Dizer o que se pensa realmente, no ambiente empresarial como na vida desta bizarra sociedade que criamos, é considerado, amargaria a Clarice Lispector, uma “gafe”...
Perante este estado de coisas e ponderando, de forma apreciativa, os inegáveis avanços alcançados, apesar de tudo, pelo movimento da RSE, resta se perguntar: porque os mais de três bilhões de reais investidos anualmente, no Brasil, em filantropia, ação social, investimento social privado e responsabilidade empresarial não parecem lograr resultados efetivos?

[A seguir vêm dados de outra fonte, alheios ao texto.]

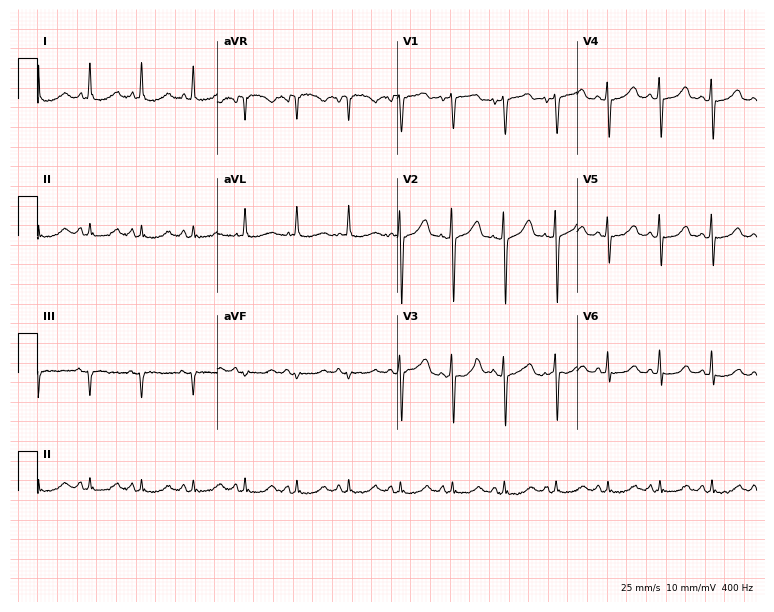
Standard 12-lead ECG recorded from a 59-year-old female patient (7.3-second recording at 400 Hz). The tracing shows sinus tachycardia (a sinus rate of 100 beats per minute or more).
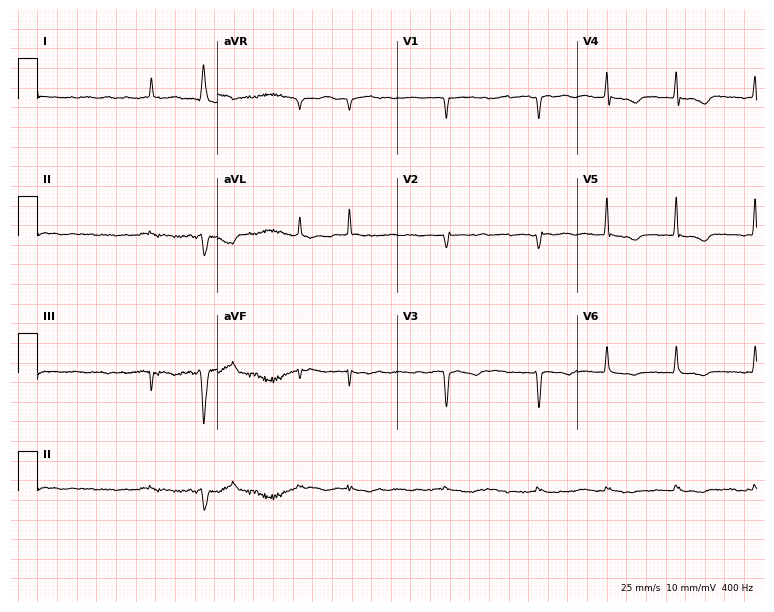
Standard 12-lead ECG recorded from a female patient, 83 years old. The tracing shows atrial fibrillation.

Porque a maior parte das organizações está envolvida em iniciativas que carecem, de forma cabal, de qualquer relevância e materialidade, deixando totalmente inalterado seu “business as usual”?

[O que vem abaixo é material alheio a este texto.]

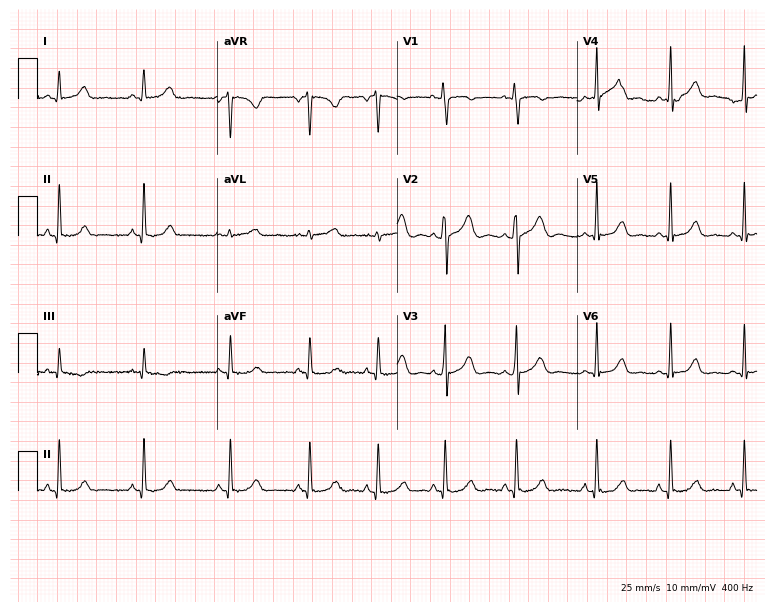
12-lead ECG from a 26-year-old female. Recorded interpretation: within normal limits.

Ou, do ponto de vista do movimento da responsabilidade social e das consultorias em sustentabilidade: onde estamos errando e como podemos amenizar esta sensação constante de frustração, pela inocuidade de nossos esforços cotidianos?

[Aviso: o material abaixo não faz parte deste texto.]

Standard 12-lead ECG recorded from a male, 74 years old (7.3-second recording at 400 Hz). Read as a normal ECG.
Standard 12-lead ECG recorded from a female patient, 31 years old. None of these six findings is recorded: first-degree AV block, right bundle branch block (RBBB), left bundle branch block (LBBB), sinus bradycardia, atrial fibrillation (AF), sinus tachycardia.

O modelo integral AQAL[3], desenvolvido pelo filosofo Ken Wilber, pode oferecer uma formidável resposta a estas perguntas, representando um mapa que oriente nossas futuras opções estratégicas, a partir de uma melhor compreensão da realidade subjacente.
Em sua mais grosseira simplificação, o modelo propugna uma representação original da realidade, em quatro quadrantes absolutamente complementares e irredutíveis uns aos outros: o Superior Esquerdo, simbolizando o Interior do Indivíduo (também denominado de “intencional” e incluindo sua mente, percepções, emoções, símbolos, idéias e valores individuais); o Superior Direito, representando o Exterior do Indivíduo (também denominado de “comportamental” e incluindo tanto sua estrutura física e funcional, quanto seu comportamento, atitudes e manifestações externas); o Inferior Esquerdo, simbolizando o Interior do Coletivo (também denominado de “cultural”, correspondendo, em uma empresa, a seus valores coletivos e à sua cultura organizacional, como compartilhada por seus integrantes); e, por fim, o Inferior Direito, representando o Exterior do Coletivo (também denominado de “social” e incluindo as estruturas, mecanismos e ferramentas criadas e implementadas pela comunidade-empresa) [4].
Uma superficial análise das ferramentas de gestão e iniciativas empresariais, no campo da responsabilidade social corporativa, mostrará imediatamente, em toda a sua aflitiva dramaticidade, a quase exclusiva convergência de esforços do movimento no quadrante Inferior Direito (Exterior do Coletivo ou “social”).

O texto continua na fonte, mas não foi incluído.